Skip to content

SciTokens

SciTokens is a capability-based authorisation system whereby tokens are issued that grant access to perform specific actions on specific services (for example to query for segment information from the Segment Database).

What is a SciToken?

A SciToken is a special implementation of a JSON Web Token designed for distributed scientific computing. For full details on the SciTokens project and the implementation of the tokens, see

https://scitokens.org/

Key SciTokens concepts

Key to the IGWN usage of SciTokens are the following concepts:

Issuer

The Issuer of a token (encoded in the iss claim) is the address of the service that issued the token. Most services that accept tokens are configured to only accept tokens issued by specific issuers.

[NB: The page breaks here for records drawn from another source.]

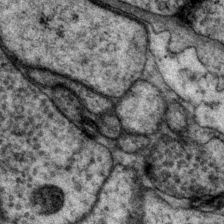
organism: P. pacificus
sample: Pharynx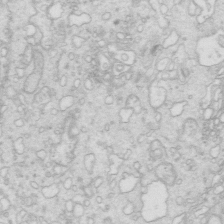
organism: Mouse
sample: Multiciliated cells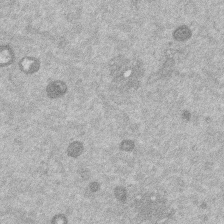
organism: Mouse
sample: Dividing mouse embryo 1 cell stage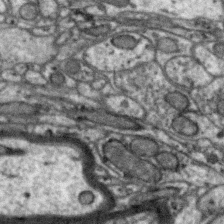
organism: Zebra finch
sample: Brain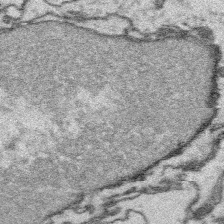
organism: Platynereis dumerilii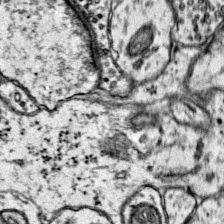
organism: Mouse
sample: Primary visual cortex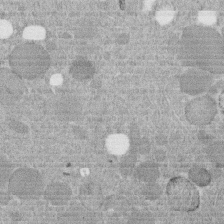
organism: C. elegans
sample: C. elegans embryo early stage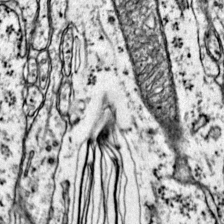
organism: Mouse
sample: Primary visual cortex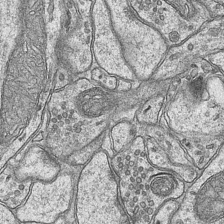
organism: Mouse
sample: CA1 Hippocampus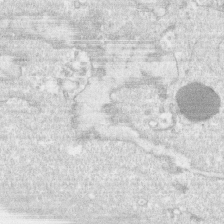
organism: Human
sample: CRL-1474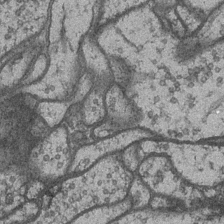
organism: Drosophila
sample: Optic medulla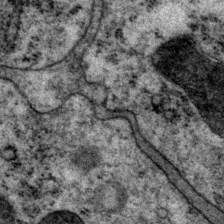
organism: P. pacificus
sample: Pharynx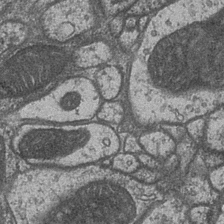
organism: Drosophila
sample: Optic medulla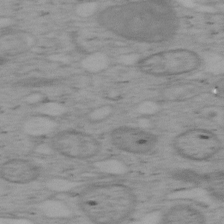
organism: Mouse
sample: OT-I killer T cells with ID8 ovarian cancer cells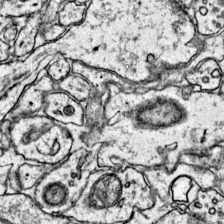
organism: Mouse
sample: Primary visual cortex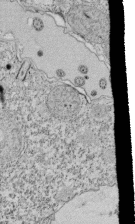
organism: Tetrahymena
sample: Cilia in tetrahymena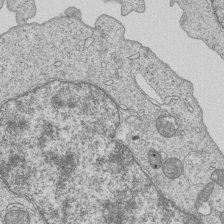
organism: Human
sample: MDA-MB-231 cells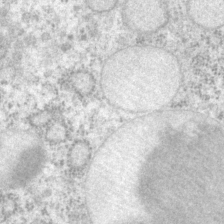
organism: P. pacificus
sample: Pharynx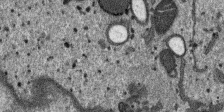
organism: Human
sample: Lung epithelial cells infected with SARS-CoV-2

For all IGWN usage, the token issuer should be

https://cilogon.org/igwn

Audience

The Audience of a token (the aud claim) is the service that a token is authorised to acccess.

This should typically be the fully-qualified URI of the target service, e.g. https://gracedb.ligo.org.

The Audience can also have the special value ANY, which should allow it to be used with any service. Usage of ANY tokens is discouraged for security reasons, except in the case of authorising with CVMFS.

Scope

The Scope of a token (the scope claim) is a space-separated list of capabilities that the token should authorise. The valid scopes are typically specific to a given service. See Token-aware services below for details on the IGWN-specific scopes.

Installing the SciTokens tools

There are a few different tools to install based on usage:

Installing htgettoken

htgettoken is a tool for generating SciTokens via the IGWN Vault server.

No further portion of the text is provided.